### WHAT THIS TASK INVOLVES
Write only the number of lines in the entries below that contain the string "Series".

### DATA EXTRACT
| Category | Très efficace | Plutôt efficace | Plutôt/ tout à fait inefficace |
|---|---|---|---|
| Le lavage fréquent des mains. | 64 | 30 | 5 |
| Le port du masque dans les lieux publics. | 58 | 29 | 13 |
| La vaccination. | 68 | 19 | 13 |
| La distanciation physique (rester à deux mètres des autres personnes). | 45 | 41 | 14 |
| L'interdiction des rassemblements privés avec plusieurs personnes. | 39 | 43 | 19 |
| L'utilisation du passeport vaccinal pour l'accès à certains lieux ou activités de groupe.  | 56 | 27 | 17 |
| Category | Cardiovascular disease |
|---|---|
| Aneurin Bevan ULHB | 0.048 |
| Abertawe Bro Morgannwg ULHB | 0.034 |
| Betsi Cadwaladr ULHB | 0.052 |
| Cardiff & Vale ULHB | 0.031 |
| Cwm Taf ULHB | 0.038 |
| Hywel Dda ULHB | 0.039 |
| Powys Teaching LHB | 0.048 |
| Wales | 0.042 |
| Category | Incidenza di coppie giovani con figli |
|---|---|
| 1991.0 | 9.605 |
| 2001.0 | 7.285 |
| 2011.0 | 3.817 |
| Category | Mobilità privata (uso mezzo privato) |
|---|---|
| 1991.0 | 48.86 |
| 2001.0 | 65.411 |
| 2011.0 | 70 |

* * *

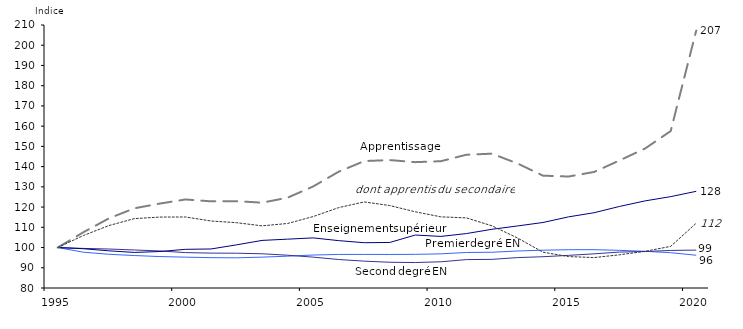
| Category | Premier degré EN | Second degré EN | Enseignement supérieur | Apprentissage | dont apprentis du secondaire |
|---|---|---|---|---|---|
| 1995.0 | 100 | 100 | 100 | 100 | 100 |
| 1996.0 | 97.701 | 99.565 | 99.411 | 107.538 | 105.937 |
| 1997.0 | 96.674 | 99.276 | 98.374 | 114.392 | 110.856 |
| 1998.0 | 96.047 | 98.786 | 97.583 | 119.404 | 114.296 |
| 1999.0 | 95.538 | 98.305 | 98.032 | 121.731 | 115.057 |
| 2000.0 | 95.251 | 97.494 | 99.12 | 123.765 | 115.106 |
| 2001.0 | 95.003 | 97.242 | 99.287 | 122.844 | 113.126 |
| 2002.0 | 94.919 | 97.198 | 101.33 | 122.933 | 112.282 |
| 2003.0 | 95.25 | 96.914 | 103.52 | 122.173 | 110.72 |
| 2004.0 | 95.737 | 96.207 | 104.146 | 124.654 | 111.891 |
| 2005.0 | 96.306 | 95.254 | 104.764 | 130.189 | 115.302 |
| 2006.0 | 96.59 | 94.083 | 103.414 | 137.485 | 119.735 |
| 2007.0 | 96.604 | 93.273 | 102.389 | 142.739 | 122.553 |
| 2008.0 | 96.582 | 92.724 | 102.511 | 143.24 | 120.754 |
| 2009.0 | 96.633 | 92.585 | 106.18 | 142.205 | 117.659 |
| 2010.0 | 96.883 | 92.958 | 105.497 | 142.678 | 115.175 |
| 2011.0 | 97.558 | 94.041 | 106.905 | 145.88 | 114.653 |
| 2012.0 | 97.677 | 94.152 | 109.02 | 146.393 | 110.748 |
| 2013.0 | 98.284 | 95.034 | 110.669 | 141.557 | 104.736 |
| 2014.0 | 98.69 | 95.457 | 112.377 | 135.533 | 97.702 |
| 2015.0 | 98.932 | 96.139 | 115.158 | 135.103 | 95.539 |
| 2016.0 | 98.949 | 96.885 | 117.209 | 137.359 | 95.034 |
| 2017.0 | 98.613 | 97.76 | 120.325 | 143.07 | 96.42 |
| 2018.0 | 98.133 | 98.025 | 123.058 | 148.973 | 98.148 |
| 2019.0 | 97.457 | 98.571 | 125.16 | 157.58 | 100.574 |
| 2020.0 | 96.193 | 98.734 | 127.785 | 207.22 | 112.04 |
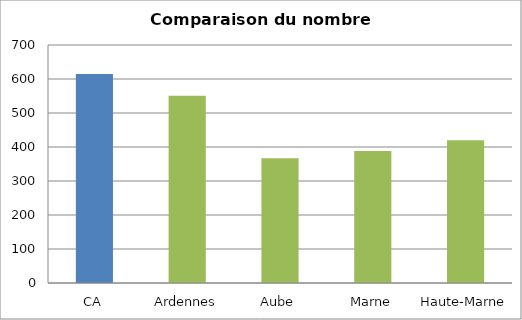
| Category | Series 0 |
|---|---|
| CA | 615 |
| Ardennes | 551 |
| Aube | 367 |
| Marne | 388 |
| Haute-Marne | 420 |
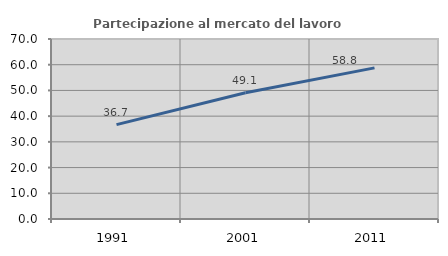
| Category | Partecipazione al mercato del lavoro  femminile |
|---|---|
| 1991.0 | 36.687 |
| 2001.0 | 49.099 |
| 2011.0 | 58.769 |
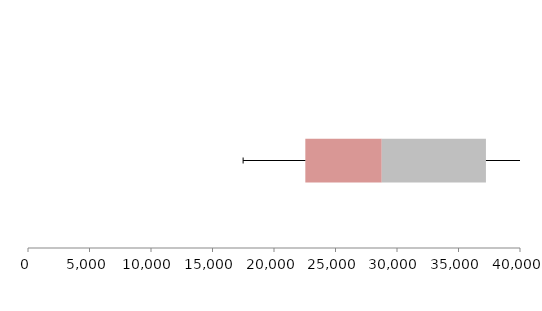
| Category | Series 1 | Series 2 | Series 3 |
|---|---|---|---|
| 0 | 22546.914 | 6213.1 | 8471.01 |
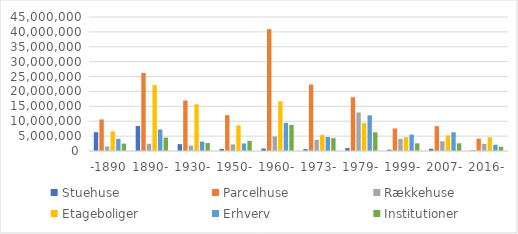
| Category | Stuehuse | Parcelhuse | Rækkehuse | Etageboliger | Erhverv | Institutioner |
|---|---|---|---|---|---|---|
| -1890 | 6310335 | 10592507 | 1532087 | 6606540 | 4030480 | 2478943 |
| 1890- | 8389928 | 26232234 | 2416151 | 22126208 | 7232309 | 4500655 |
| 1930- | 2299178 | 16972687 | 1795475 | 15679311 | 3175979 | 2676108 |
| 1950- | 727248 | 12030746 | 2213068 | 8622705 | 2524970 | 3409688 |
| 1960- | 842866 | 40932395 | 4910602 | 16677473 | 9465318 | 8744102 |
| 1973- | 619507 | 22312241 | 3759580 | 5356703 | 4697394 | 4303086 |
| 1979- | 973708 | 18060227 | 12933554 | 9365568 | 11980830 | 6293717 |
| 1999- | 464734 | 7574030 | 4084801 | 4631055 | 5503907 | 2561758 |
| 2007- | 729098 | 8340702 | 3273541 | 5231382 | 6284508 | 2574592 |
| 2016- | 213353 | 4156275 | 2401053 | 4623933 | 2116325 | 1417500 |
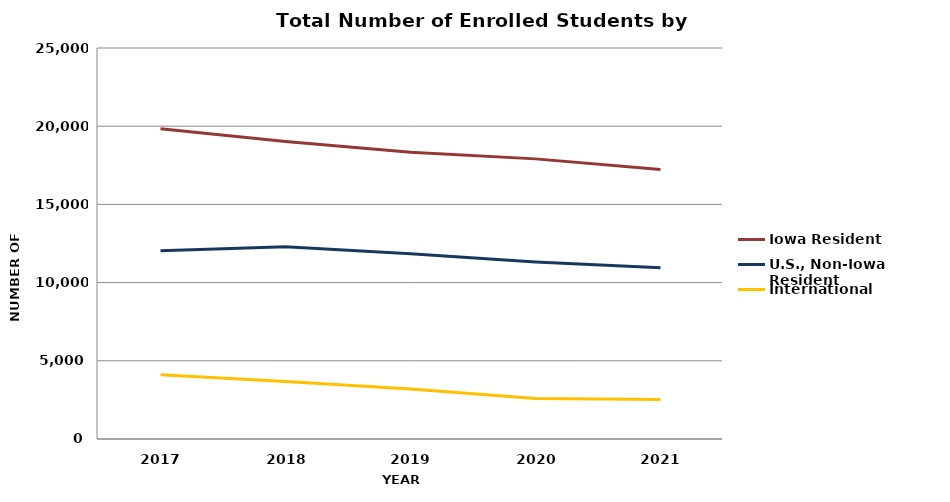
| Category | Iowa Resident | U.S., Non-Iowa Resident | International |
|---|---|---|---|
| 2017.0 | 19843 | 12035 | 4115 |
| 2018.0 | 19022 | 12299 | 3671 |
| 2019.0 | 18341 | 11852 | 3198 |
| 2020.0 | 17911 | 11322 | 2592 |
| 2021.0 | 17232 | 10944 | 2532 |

### WORKED SOLUTION
2